_WORK REQUIRED_.
Write out every entry word for word.

_GIVEN RECORDS_.
★ ★ ★
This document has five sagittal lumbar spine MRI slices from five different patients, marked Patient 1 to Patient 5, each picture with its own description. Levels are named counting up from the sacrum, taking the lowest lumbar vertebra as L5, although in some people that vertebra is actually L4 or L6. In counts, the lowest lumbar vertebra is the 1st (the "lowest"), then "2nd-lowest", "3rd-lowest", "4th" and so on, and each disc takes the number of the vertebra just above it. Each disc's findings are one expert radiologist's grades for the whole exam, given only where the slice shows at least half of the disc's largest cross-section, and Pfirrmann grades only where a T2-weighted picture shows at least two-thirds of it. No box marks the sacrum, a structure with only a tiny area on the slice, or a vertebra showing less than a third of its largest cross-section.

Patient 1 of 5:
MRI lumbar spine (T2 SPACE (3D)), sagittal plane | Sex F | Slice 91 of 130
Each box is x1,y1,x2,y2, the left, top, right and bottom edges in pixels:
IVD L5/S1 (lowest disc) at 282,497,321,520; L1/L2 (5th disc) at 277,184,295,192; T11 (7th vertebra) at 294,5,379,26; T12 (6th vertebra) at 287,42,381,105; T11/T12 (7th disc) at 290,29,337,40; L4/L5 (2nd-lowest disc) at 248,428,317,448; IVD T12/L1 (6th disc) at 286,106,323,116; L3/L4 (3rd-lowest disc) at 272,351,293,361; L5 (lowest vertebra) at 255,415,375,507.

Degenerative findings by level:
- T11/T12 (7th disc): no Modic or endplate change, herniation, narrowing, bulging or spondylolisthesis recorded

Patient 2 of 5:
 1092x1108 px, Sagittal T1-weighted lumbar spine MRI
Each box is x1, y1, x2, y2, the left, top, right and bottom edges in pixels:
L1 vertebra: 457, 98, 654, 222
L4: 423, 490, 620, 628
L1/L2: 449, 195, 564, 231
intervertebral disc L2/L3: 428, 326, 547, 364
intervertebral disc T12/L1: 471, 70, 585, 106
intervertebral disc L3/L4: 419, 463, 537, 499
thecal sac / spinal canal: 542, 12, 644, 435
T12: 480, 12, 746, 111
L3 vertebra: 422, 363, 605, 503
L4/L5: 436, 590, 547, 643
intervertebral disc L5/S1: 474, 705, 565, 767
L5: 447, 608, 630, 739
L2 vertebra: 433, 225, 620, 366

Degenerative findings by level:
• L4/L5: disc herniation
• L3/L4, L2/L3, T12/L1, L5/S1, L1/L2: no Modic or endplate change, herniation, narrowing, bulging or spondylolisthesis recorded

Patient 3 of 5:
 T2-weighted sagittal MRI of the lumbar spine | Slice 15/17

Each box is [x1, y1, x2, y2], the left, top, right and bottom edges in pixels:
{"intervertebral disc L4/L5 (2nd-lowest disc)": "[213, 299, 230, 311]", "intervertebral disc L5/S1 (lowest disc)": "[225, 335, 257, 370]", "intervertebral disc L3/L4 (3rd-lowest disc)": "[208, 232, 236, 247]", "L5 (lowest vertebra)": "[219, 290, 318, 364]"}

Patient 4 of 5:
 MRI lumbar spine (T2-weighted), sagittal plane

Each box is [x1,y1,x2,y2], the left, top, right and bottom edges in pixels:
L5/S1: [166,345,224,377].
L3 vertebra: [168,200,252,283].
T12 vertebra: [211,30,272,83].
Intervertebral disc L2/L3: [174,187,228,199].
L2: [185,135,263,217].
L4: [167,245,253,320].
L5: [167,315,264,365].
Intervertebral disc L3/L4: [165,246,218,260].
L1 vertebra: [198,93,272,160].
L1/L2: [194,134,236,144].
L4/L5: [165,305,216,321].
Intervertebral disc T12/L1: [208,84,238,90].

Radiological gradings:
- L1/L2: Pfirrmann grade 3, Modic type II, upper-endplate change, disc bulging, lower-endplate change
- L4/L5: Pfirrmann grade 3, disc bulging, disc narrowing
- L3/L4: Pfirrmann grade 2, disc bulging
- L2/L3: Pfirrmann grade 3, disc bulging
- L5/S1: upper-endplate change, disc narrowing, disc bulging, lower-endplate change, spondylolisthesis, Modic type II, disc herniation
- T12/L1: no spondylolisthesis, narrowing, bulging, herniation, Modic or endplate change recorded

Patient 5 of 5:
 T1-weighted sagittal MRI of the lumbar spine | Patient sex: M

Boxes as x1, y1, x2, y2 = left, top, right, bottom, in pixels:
★ ★ ★
_WRITTEN ANSWER_.
This document has five sagittal lumbar spine MRI slices from five different patients, marked Patient 1 to Patient 5, each picture with its own description. Levels are named counting up from the sacrum, taking the lowest lumbar vertebra as L5, although in some people that vertebra is actually L4 or L6. In counts, the lowest lumbar vertebra is the 1st (the "lowest"), then "2nd-lowest", "3rd-lowest", "4th" and so on, and each disc takes the number of the vertebra just above it. Each disc's findings are one expert radiologist's grades for the whole exam, given only where the slice shows at least half of the disc's largest cross-section, and Pfirrmann grades only where a T2-weighted picture shows at least two-thirds of it. No box marks the sacrum, a structure with only a tiny area on the slice, or a vertebra showing less than a third of its largest cross-section.

Patient 1 of 5:
MRI lumbar spine (T2 SPACE (3D)), sagittal plane | Sex F | Slice 91 of 130
Each box is x1,y1,x2,y2, the left, top, right and bottom edges in pixels:
IVD L5/S1 (lowest disc) at 282,497,321,520; L1/L2 (5th disc) at 277,184,295,192; T11 (7th vertebra) at 294,5,379,26; T12 (6th vertebra) at 287,42,381,105; T11/T12 (7th disc) at 290,29,337,40; L4/L5 (2nd-lowest disc) at 248,428,317,448; IVD T12/L1 (6th disc) at 286,106,323,116; L3/L4 (3rd-lowest disc) at 272,351,293,361; L5 (lowest vertebra) at 255,415,375,507.

Degenerative findings by level:
- T11/T12 (7th disc): no Modic or endplate change, herniation, narrowing, bulging or spondylolisthesis recorded

Patient 2 of 5:
 1092x1108 px, Sagittal T1-weighted lumbar spine MRI
Each box is x1, y1, x2, y2, the left, top, right and bottom edges in pixels:
L1 vertebra: 457, 98, 654, 222
L4: 423, 490, 620, 628
L1/L2: 449, 195, 564, 231
intervertebral disc L2/L3: 428, 326, 547, 364
intervertebral disc T12/L1: 471, 70, 585, 106
intervertebral disc L3/L4: 419, 463, 537, 499
thecal sac / spinal canal: 542, 12, 644, 435
T12: 480, 12, 746, 111
L3 vertebra: 422, 363, 605, 503
L4/L5: 436, 590, 547, 643
intervertebral disc L5/S1: 474, 705, 565, 767
L5: 447, 608, 630, 739
L2 vertebra: 433, 225, 620, 366

Degenerative findings by level:
• L4/L5: disc herniation
• L3/L4, L2/L3, T12/L1, L5/S1, L1/L2: no Modic or endplate change, herniation, narrowing, bulging or spondylolisthesis recorded

Patient 3 of 5:
 T2-weighted sagittal MRI of the lumbar spine | Slice 15/17

Each box is [x1, y1, x2, y2], the left, top, right and bottom edges in pixels:
{"intervertebral disc L4/L5 (2nd-lowest disc)": "[213, 299, 230, 311]", "intervertebral disc L5/S1 (lowest disc)": "[225, 335, 257, 370]", "intervertebral disc L3/L4 (3rd-lowest disc)": "[208, 232, 236, 247]", "L5 (lowest vertebra)": "[219, 290, 318, 364]"}

Patient 4 of 5:
 MRI lumbar spine (T2-weighted), sagittal plane

Each box is [x1,y1,x2,y2], the left, top, right and bottom edges in pixels:
L5/S1: [166,345,224,377].
L3 vertebra: [168,200,252,283].
T12 vertebra: [211,30,272,83].
Intervertebral disc L2/L3: [174,187,228,199].
L2: [185,135,263,217].
L4: [167,245,253,320].
L5: [167,315,264,365].
Intervertebral disc L3/L4: [165,246,218,260].
L1 vertebra: [198,93,272,160].
L1/L2: [194,134,236,144].
L4/L5: [165,305,216,321].
Intervertebral disc T12/L1: [208,84,238,90].

Radiological gradings:
- L1/L2: Pfirrmann grade 3, Modic type II, upper-endplate change, disc bulging, lower-endplate change
- L4/L5: Pfirrmann grade 3, disc bulging, disc narrowing
- L3/L4: Pfirrmann grade 2, disc bulging
- L2/L3: Pfirrmann grade 3, disc bulging
- L5/S1: upper-endplate change, disc narrowing, disc bulging, lower-endplate change, spondylolisthesis, Modic type II, disc herniation
- T12/L1: no spondylolisthesis, narrowing, bulging, herniation, Modic or endplate change recorded

Patient 5 of 5:
 T1-weighted sagittal MRI of the lumbar spine | Patient sex: M

Boxes as x1, y1, x2, y2 = left, top, right, bottom, in pixels:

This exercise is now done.